Task instructions:
The data below contains pictures, which are to be skipped; the lines starting at the line with "sample: HeLa cell HIV synapse" and ending at the line with "sample: Pancreatic islet" are to be output exactly, both ends included.

Dataset:
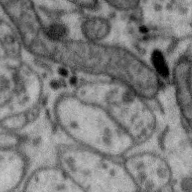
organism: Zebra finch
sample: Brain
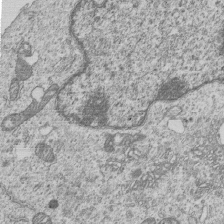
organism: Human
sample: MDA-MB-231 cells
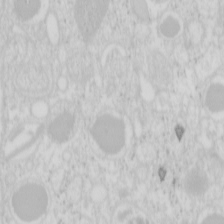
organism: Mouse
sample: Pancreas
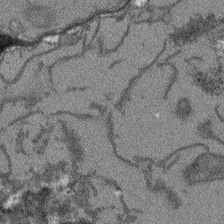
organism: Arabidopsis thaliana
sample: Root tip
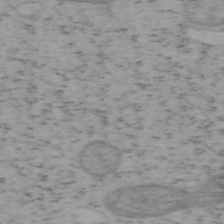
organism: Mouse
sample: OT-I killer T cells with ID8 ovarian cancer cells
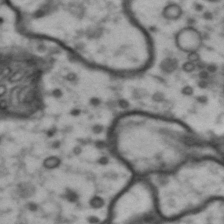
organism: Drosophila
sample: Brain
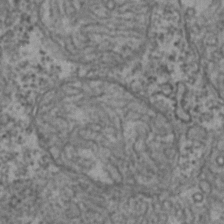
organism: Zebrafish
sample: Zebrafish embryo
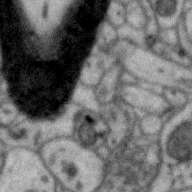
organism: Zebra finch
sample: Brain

--

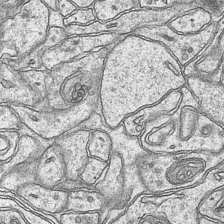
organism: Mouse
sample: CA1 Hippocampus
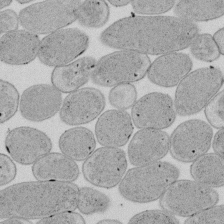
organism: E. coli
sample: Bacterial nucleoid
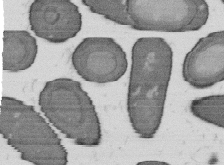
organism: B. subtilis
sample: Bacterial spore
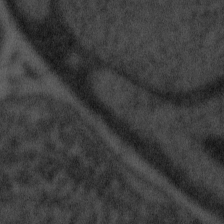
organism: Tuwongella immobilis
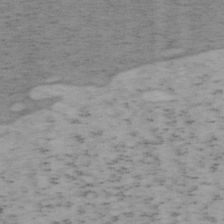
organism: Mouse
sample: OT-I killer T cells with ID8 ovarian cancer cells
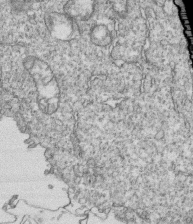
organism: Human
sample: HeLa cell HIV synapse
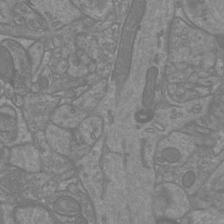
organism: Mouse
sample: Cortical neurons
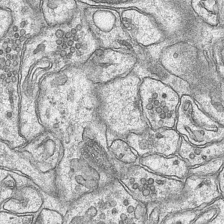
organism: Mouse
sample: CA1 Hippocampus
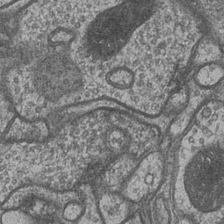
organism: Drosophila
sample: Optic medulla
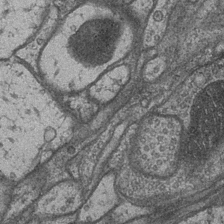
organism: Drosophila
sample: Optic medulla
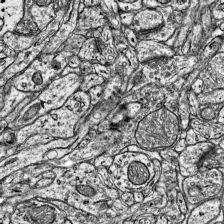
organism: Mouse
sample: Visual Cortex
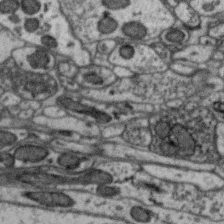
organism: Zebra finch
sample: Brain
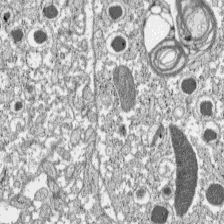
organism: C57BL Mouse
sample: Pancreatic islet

Response area:
sample: HeLa cell HIV synapse
organism: Mouse
sample: Cortical neurons
organism: Mouse
sample: CA1 Hippocampus
organism: Drosophila
sample: Optic medulla
organism: Drosophila
sample: Optic medulla
organism: Mouse
sample: Visual Cortex
organism: Zebra finch
sample: Brain
organism: C57BL Mouse
sample: Pancreatic islet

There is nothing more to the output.